Text-to-speech Guide
Learn how to generate voice from text using Supertone’s voice AI.
Overview
This document explains how to use Supertone’s Text To Speech API. You can convert text into natural-sounding speech using Supertone’s Text-to-speech technology.
Supported Languages
Supertone API provides voice models optimized for each language and currently supports the following languages:
- Korean(ko)
- Japanese(ja)
- English(en)
Voice Selection Guide
1. Checking Available Voices
You can check available voice information in two ways.
Check by calling the Get Voices API
You can check the list of available voices by calling the Get Voices API. The API returns a JSON response in the following format. Use the voice_id
included in the JSON response as a parameter when calling the API.
Explore voices on Supertone Play
You can explore various voices within the Supertone Play product and copy the settings of voices you like to use them.
Create content by applying various voices and detailed settings in Supertone Play, then copy the detailed settings of the line you like. You can copy the ID and voice settings by clicking the button at the top right of the line panel on the right side of the screen.
2. Understanding Voice Properties
Each voice has the following properties:
Age
A tag indicating the age range of the voice. Supertone API provides 4 age range tags.
child
, young-adult
, middle-aged
, elder
Gender
A tag indicating the gender of the voice. Supertone API provides 2 gender tags.
male
, female
Use Case
A tag indicating the recommended use case for the voice. Supertone API provides 6 use case tags.
advertisement
, announcement
, audiobook
, documentary
, education
, game
Language
A tag indicating the optimized language for the voice. Supertone API provides 3 language tags.
ko
, ja
, en
Style
A tag indicating the unique emotion and tone of each voice. Since each voice has its own unique style value, it is recommended to check directly by calling the Get Voices API.
3. Selecting a Voice
- Filter voices by desired language
- Select voices with use_case that matches your project purpose
- Select voices with desired age range and gender
- Copy the
voice_id
of the selected voice and use it when calling the API
API Call Guide
1. Text Input Requirements
- Maximum length: 200 characters including spaces
- Text requirements:
- Text consisting only of spaces or punctuation marks cannot be used
- Correct grammar and notation must be used for accurate pronunciation
- Special characters like “\n” should not be included
2. Audio Output Format
- Specified by the query parameter
output_format
- Supported formats:
wav
(default)mp3
3. Model Selection
Choose from the following using the body parameter model
:
turbo
- Features: Medium quality, very fast latency
- Recommended use: Real-time conversation
pro
- Features: High quality, medium latency
- Recommended use: Content creation, when high-quality voice is needed
Key Metrics
turbo | pro | |
---|---|---|
Voice Quality Score(NISQA) | 4.15 | 4.20 |
Average Response Time(Latency) | - 50 characters: 820ms - 100 characters: 1,000ms | - 50 characters: 1,500ms - 100 characters: 2,300ms |
Supported Languages | ko , ja , en | ko , ja , en |
Recommended Use Cases | Voice conversation services with AI | Content creation such as audiobooks and videos |
4. Voice Detailed Settings
pitch_shift
- Range: -24 ~ 24 (Default: 0.0)
- Description:
- 1 unit = 1 semitone
- Positive: Pitch increase (e.g., 10 = 5 tones up)

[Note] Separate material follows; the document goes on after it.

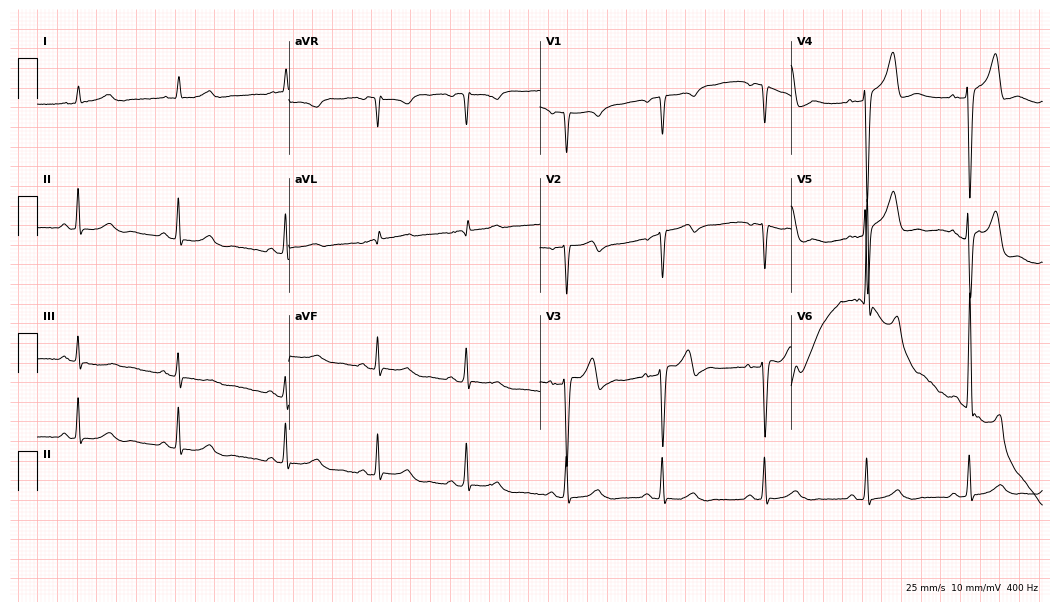
ECG — a 78-year-old male patient. Screened for six findings — first-degree AV block, right bundle branch block (RBBB), left bundle branch block (LBBB), sinus bradycardia, atrial fibrillation (AF), sinus tachycardia — none is recorded. Only these six findings were labelled.

- Negative: Pitch decrease (e.g., -10 = 5 tones down)
- ±24 = 2 octave change
pitch_variance
- Range: 0 ~ 2 (Default: 1.0)
- Description:
- 0: Minimum variation
- 2: Maximum variation
- Higher value means more dynamic voice
speed
- Range: 0.5 ~ 2.0 (Default: 1.0)
- Description:
- 1.0: Default speed
- 2.0: Double speed
- 0.5: Half speed
Generated Results Guide
1. File Name Structure
Example
2024-08-28_05-02-53_arin_ko_happy_gv0_av15_ps0_pv100_s100.mp3
Components
- Generation time:
2024-08-28_05-02-53
(YYYY-MM-DD_HH-mm-ss) - Voice name:
arin
- Language:
ko
- Style:
happy
- Pitch shift:
ps0
- Pitch variance range:
pv100
(100 = 1.0) - Speech speed:
s100
(100 = 1.0) - File format:
.mp3
2. Notes
Since the generated voice is based on machine learning technology, even with the same settings, the results may not be completely identical, and the quality may not be completely uniform.